EU signals end to high subsidies for renewable energy
The European Commission issued new guidelines Tuesday which could end costly and controversial subsidies for renewable energy, opening the way for state-aid backing of gas or coal-fired electricity generation projects.
“The ultimate aim of the market is to deliver secure and affordable energy for our citizens and business,” EU Energy Commissioner Guenther Oettinger said.
“Public intervention must support these objectives.
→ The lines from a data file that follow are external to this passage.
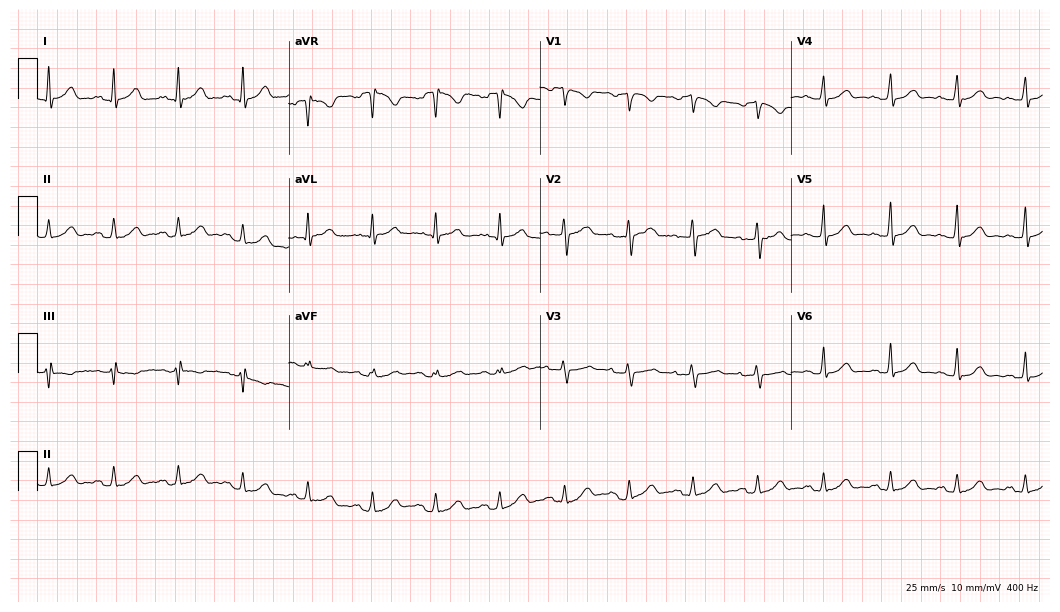
Resting 12-lead electrocardiogram (10.2-second recording at 400 Hz). Patient: a female, 42 years old. Read as a normal ECG.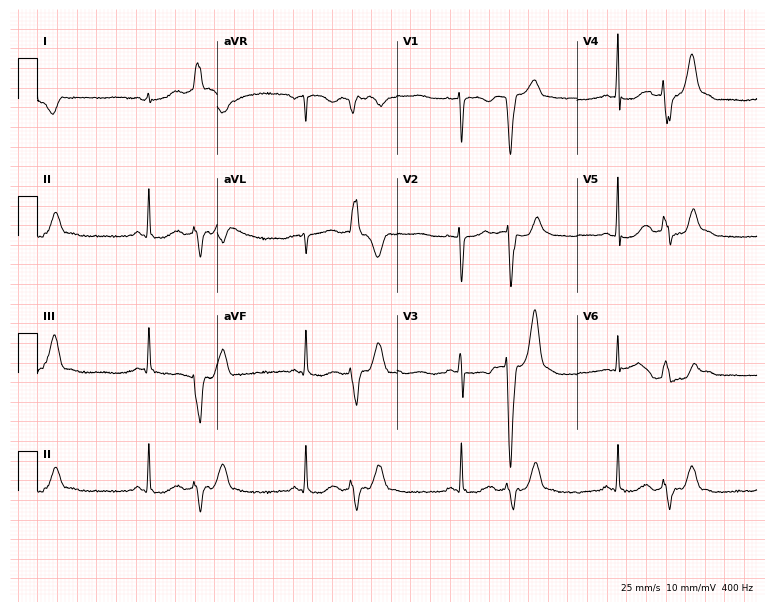
12-lead ECG (7.3-second recording at 400 Hz) from an 18-year-old female. Screened for six findings — first-degree AV block, right bundle branch block, left bundle branch block, sinus bradycardia, atrial fibrillation, sinus tachycardia — none is recorded. Findings outside these six are not listed.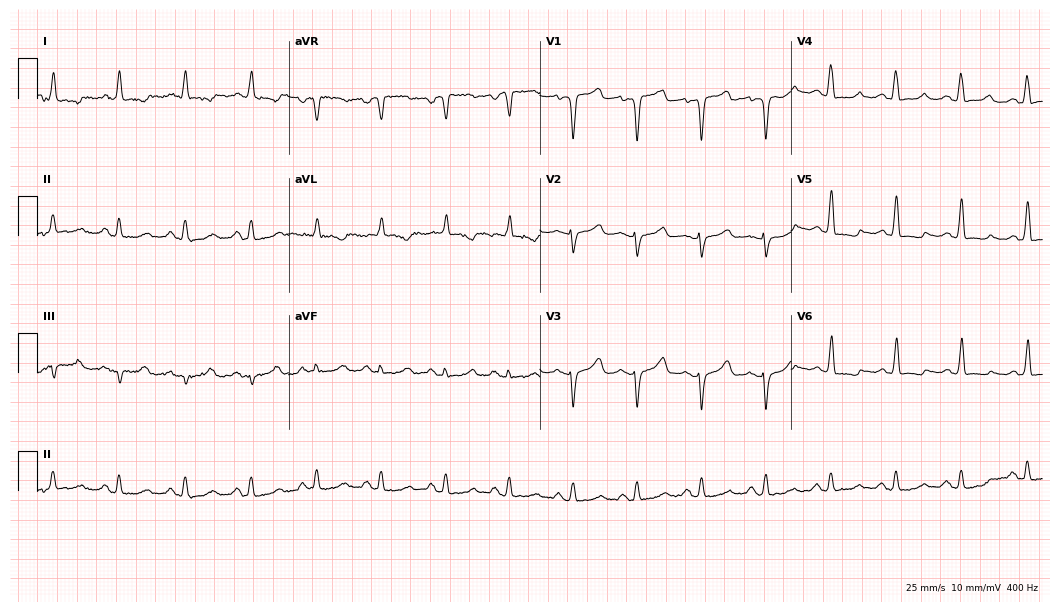
ECG — an 84-year-old woman. Screened for six findings — first-degree AV block, right bundle branch block, left bundle branch block, sinus bradycardia, atrial fibrillation, sinus tachycardia — none is recorded. Only these six findings were labelled.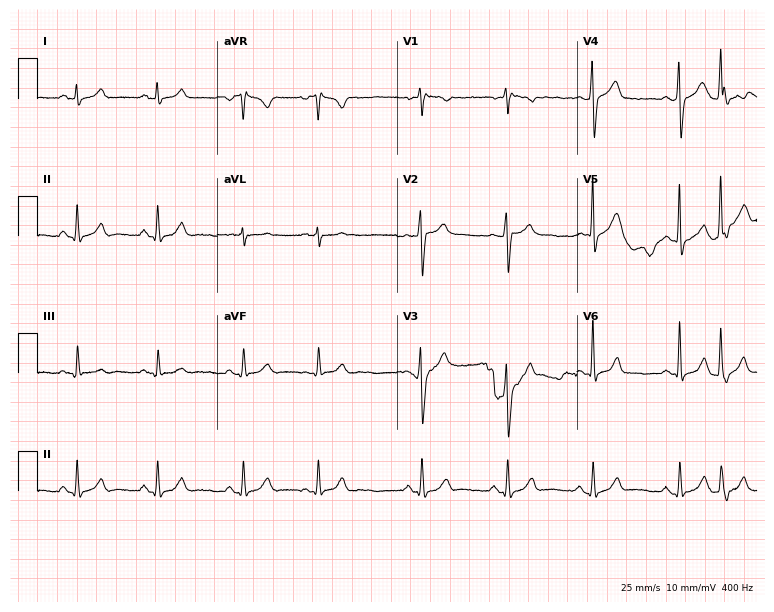
Standard 12-lead ECG recorded from a 30-year-old male patient. Read as a normal ECG.

It needs to be cost-efficient and be adapted to changing circumstances.
“When the sun is not shining and the wind is not blowing, electricity must still be produced,” Oettinger’s statement underlined.
To ensure back-up generating capacity, new power plants would be needed, and these could get state backing.
State intervention is potentially harmful to the working of the market and the new guidelines are meant to prevent that and show member nations what “best practice” is.
Accordingly, the Commission will now “consider whether to propose legal instruments” to ensure the new recommendations to member states’ governments are upheld.
The guidelines meet a demand by some member states, including France, for extra capacity to be provided by “coal and gas power plants which are flexible enough to be turned on and off whenever needed”.
The Commission said investment costs in renewables have come down and therefore government support can now be tapered off.
It warned that “governments must avoid unannounced or retro-active scheme changes” while the guidelines also stress that back-up capacity should meet European-wide needs, not only requirements in national markets.
However, Oettinger’s office said state-aid for nuclear generation was not yet acceptable — a key issue for many and especially Britain which has just announced its first nuclear plant for a generation to be built and financed by French and Chinese energy giants.
Big energy firms from a host of countries including GDF-Suez, Eni and E.ON and RWE, have urged that state-aid advantages be removed from removables such as solar and wind energy.
The European Union is committed to climate and energy targets that can deliver by 2020 a 20-percent reduction in greenhouse gas emissions — blamed for global warming — with a 20-percent share for renewables in the EU energy mix.